- **Dataset extract**
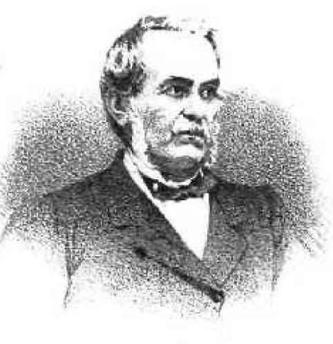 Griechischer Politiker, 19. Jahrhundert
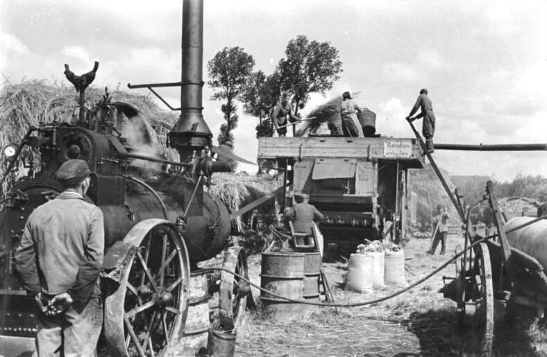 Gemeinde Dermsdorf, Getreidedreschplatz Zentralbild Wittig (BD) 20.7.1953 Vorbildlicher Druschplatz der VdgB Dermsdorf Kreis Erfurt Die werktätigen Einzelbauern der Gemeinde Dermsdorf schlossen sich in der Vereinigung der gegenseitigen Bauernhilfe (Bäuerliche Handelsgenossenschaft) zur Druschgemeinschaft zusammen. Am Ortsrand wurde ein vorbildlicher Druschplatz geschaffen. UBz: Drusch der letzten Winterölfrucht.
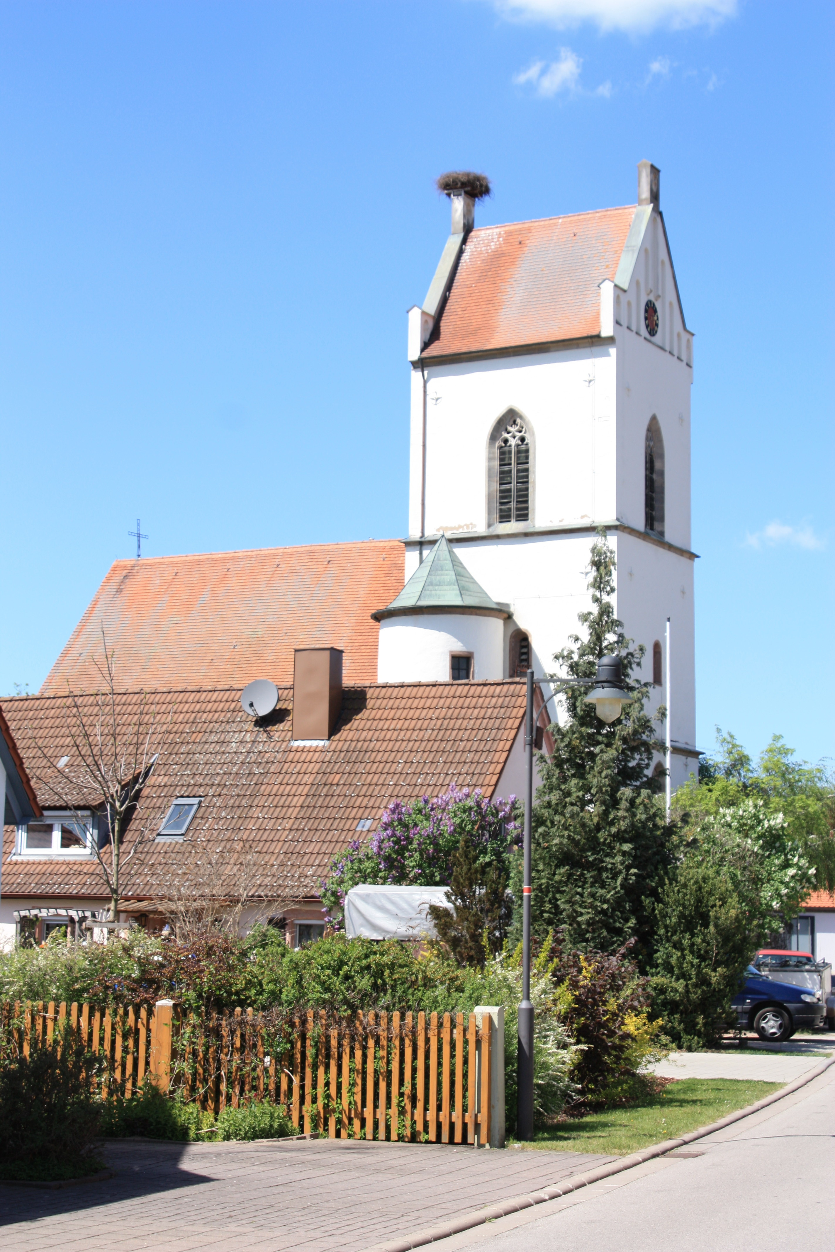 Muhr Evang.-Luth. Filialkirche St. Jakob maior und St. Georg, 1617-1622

- **Work instructions**
Everything in the data except the pictures must appear in your answer unchanged.

- **Task output**
 Griechischer Politiker, 19. Jahrhundert
 Gemeinde Dermsdorf, Getreidedreschplatz Zentralbild Wittig (BD) 20.7.1953 Vorbildlicher Druschplatz der VdgB Dermsdorf Kreis Erfurt Die werktätigen Einzelbauern der Gemeinde Dermsdorf schlossen sich in der Vereinigung der gegenseitigen Bauernhilfe (Bäuerliche Handelsgenossenschaft) zur Druschgemeinschaft zusammen. Am Ortsrand wurde ein vorbildlicher Druschplatz geschaffen. UBz: Drusch der letzten Winterölfrucht.
 Muhr Evang.-Luth. Filialkirche St. Jakob maior und St. Georg, 1617-1622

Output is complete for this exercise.